Single-view point clouds suffer from geometric incompleteness, leading to low 6-DoF grasp pose estimation accuracy. Method: This paper proposes a grasp framework integrating point cloud completion and executability modeling. It explicitly encodes completed point clouds as geometric features fed into the grasp network to enforce learning of complete-shape priors. Additionally, it introduces a learnable grasp quality scoring mechanism coupled with an adaptive threshold filtering module to bridge the sim-to-real gap. The framework integrates state-of-the-art completion networks (PCN/MPRNet), grasp prediction networks (PointNet++/PAConv), and a score-based filtering mechanism. Results: Evaluated on a real robotic platform, our method achieves a 17.8% absolute improvement in grasp success rate over prior art, demonstrating superior performance against SOTA methods. It exhibits strong robustness and generalization across arbitrary camera viewpoints.

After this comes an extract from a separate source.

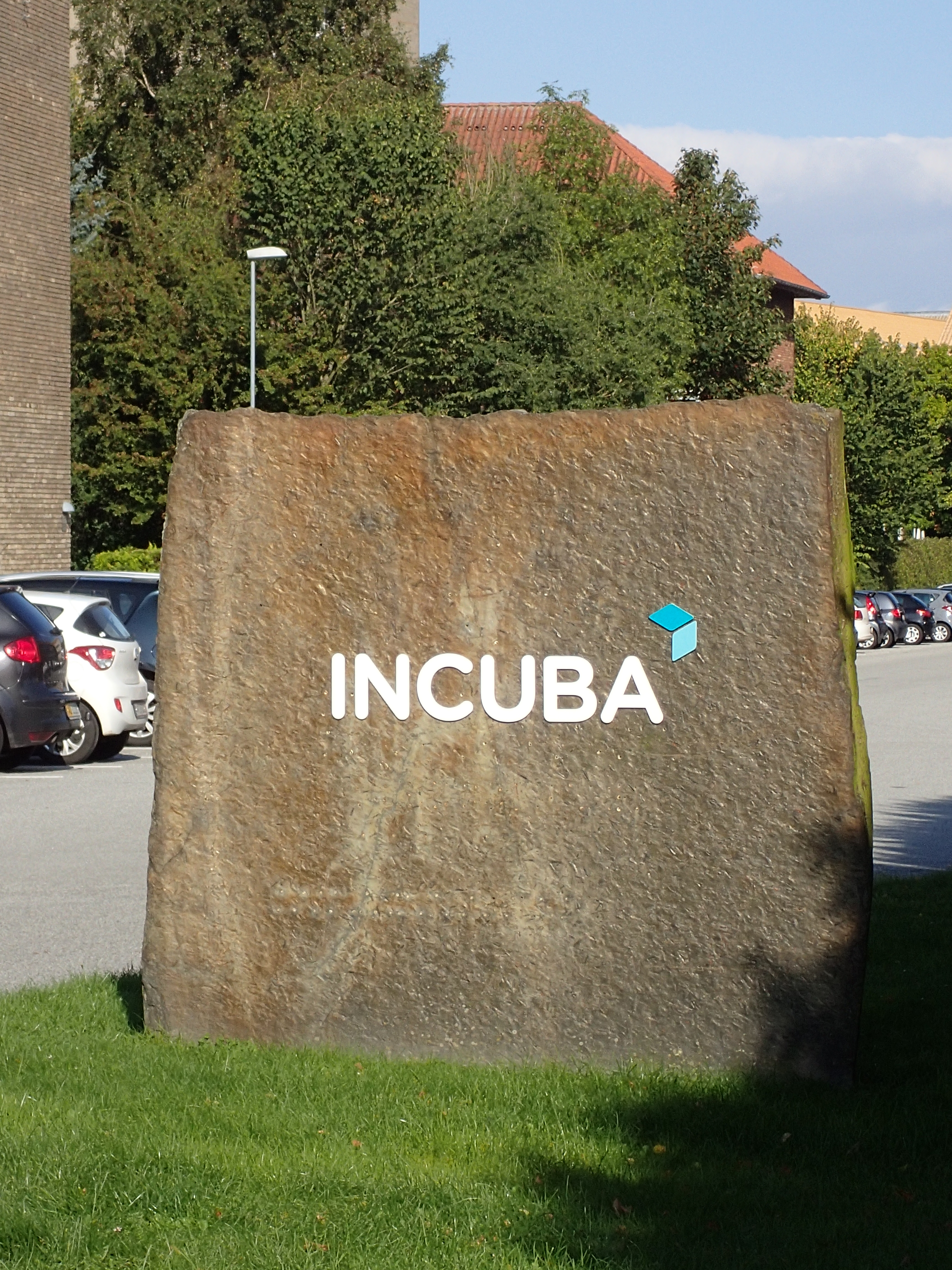 INCUBA logo-sten ved Forskerparken på Gustav Wieds Vej.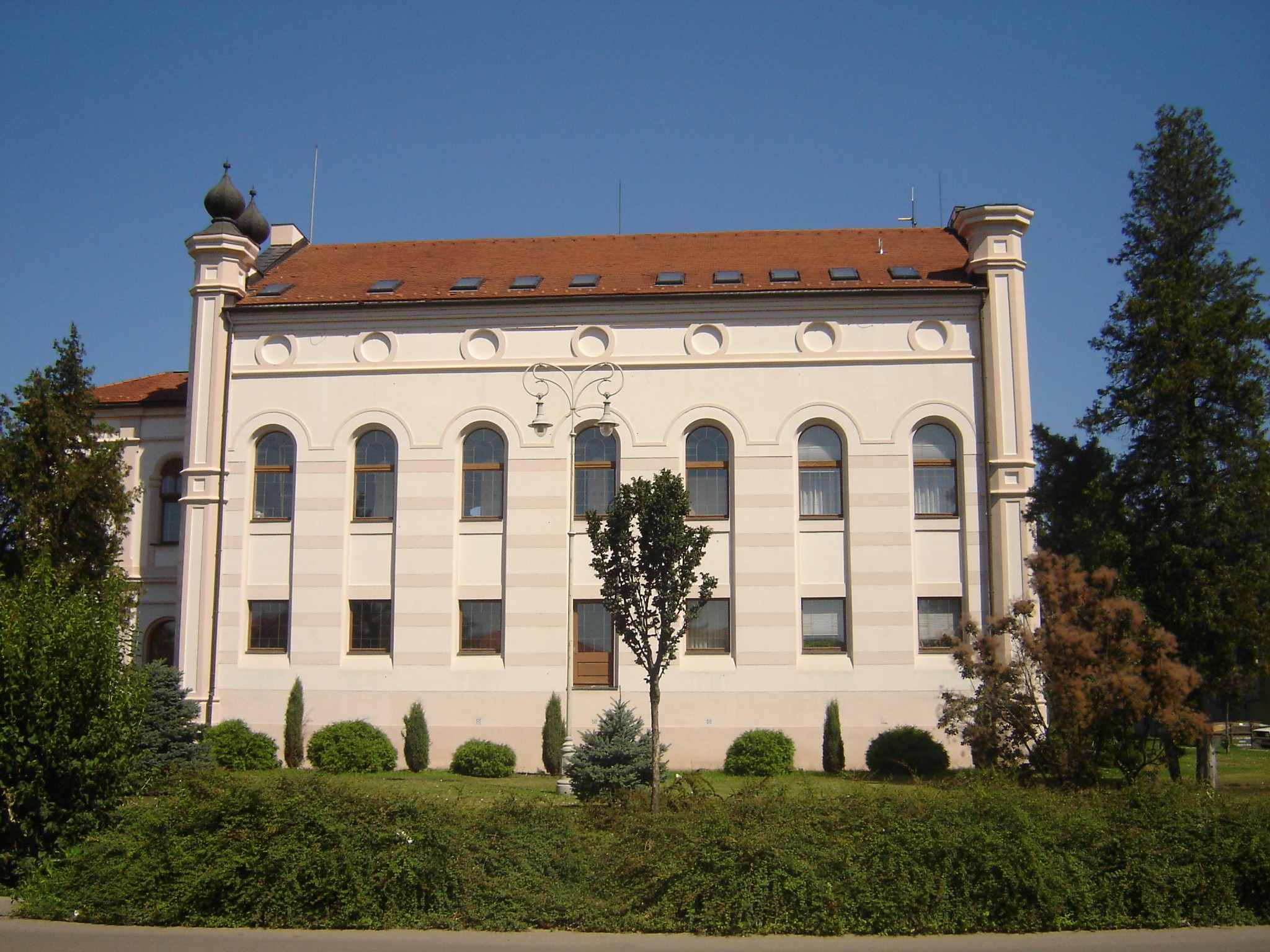 Szentesi zsinagóga hosszanti oldala, ha szemben állok a főbejárattal Pataki Márta felvétele

The 6-Degree of Freedom (DoF) grasp method based on point clouds has shown significant potential in enabling robots to grasp target objects. However, most existing methods are based on the point clouds (2.5D points) generated from single-view depth images. These point clouds only have one surface side of the object providing incomplete geometry information, which mislead the grasping algorithm to judge the shape of the target object, resulting in low grasping accuracy. Humans can accurately grasp objects from a single view by leveraging their geometry experience to estimate object shapes. Inspired by humans, we propose a novel 6-DoF grasping framework that converts the point completion results as object shape features to train the 6-DoF grasp network. Here, point completion can generate approximate complete points from the 2.5D points similar to the human geometry experience, and converting it as shape features is the way to utilize it to improve grasp efficiency. Furthermore, due to the gap between the network generation and actual execution, we integrate a score filter into our framework to select more executable grasp proposals for the real robot. This enables our method to maintain a high grasp quality in any camera viewpoint. Extensive experiments demonstrate that utilizing complete point features enables the generation of significantly more accurate grasp proposals and the inclusion of a score filter greatly enhances the credibility of real-world robot grasping. Our method achieves a 17.8% success rate higher than the state-of-the-art method in real-world experiments.